::: RECORDED INFORMATION
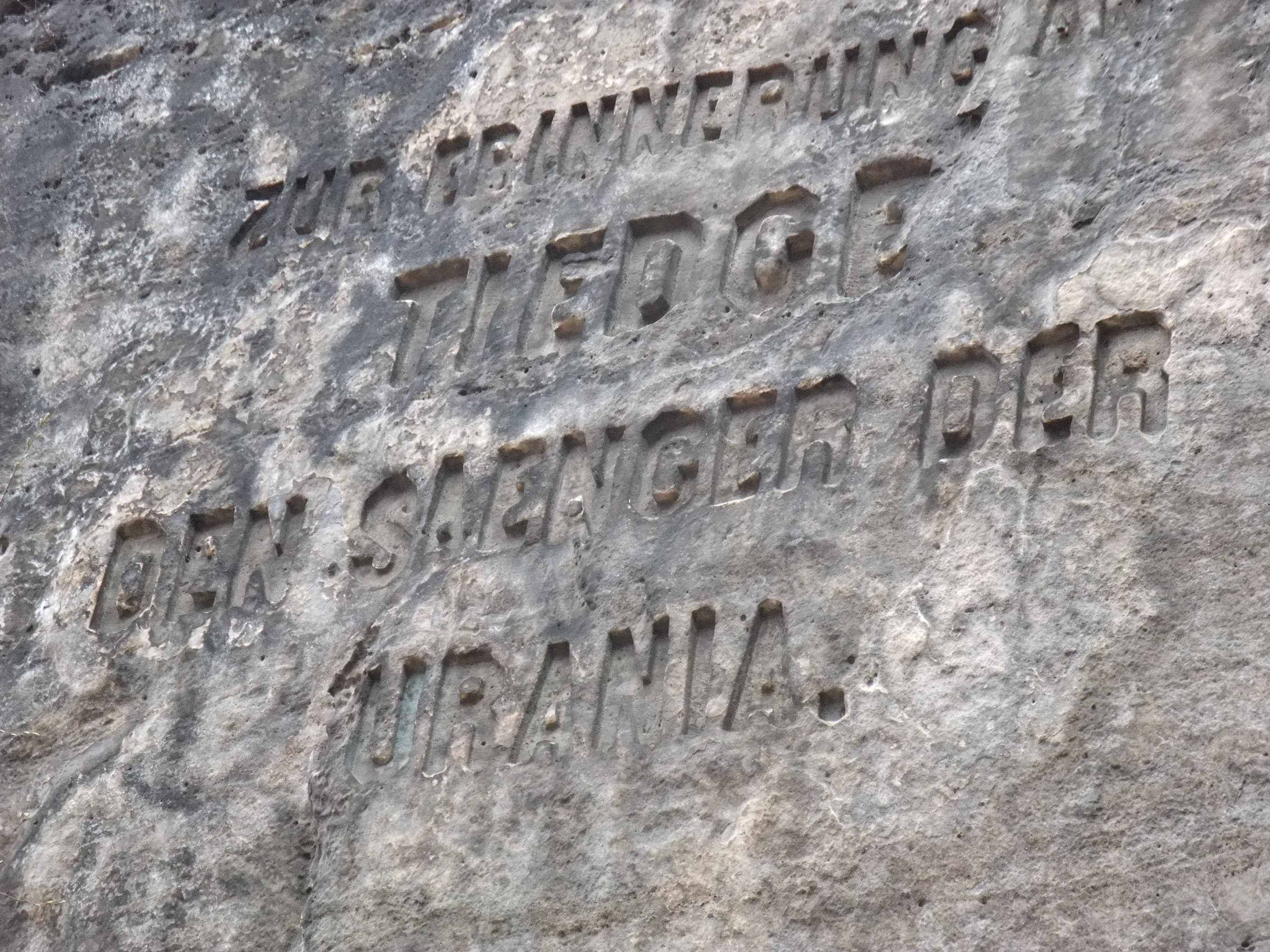 Gedenkstein mit der Inschrift "Zur Erinnerung an Tiedge den Saenger der Urania". Zu finden an der Felsenburg Neurathen im Elbsandsteingebirge in der Nähe von Dresden (Bastei, Rathen, Deutschland).
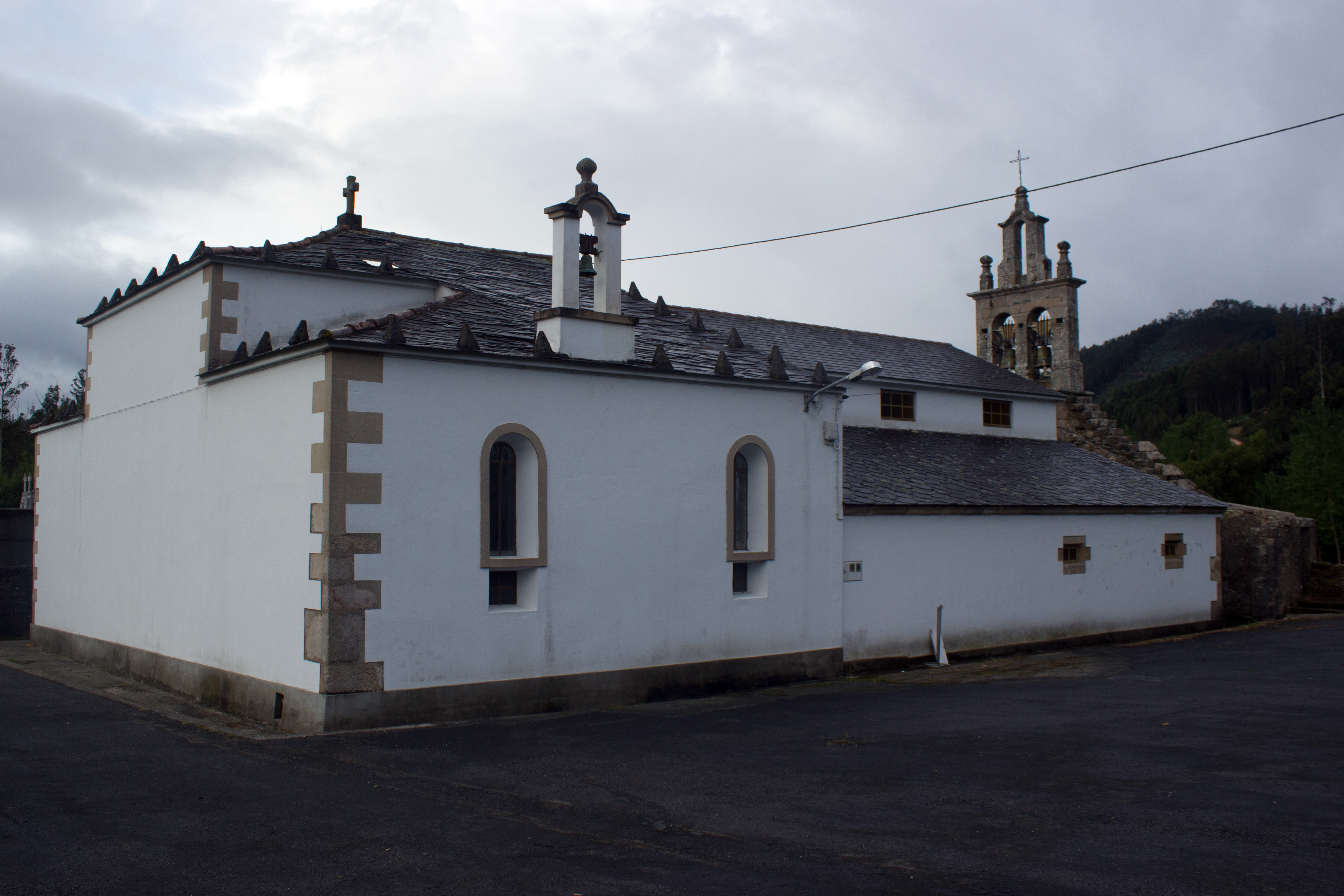 Igrexa de Santa Eulalia de Merille no concello de Ourol.
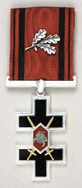 Орден Креста Витязя
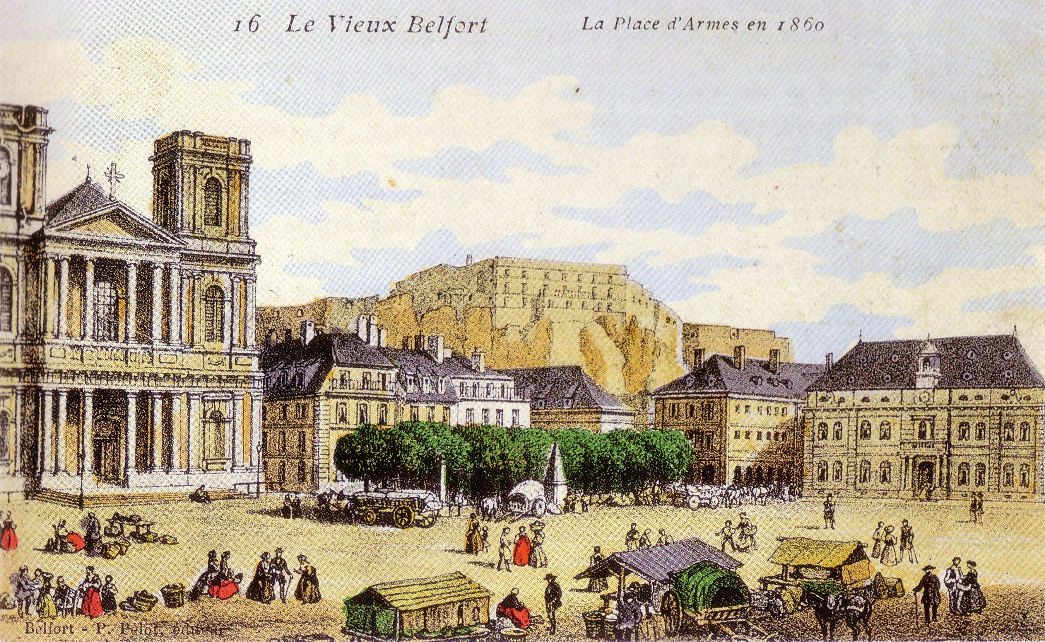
::::::
> _ABOUT THIS TASK_:
Could you copy the data above exactly, leaving the pictures out?

> _EXERCISE OUTPUT_:
 Gedenkstein mit der Inschrift "Zur Erinnerung an Tiedge den Saenger der Urania". Zu finden an der Felsenburg Neurathen im Elbsandsteingebirge in der Nähe von Dresden (Bastei, Rathen, Deutschland).
 Igrexa de Santa Eulalia de Merille no concello de Ourol.
 Орден Креста Витязя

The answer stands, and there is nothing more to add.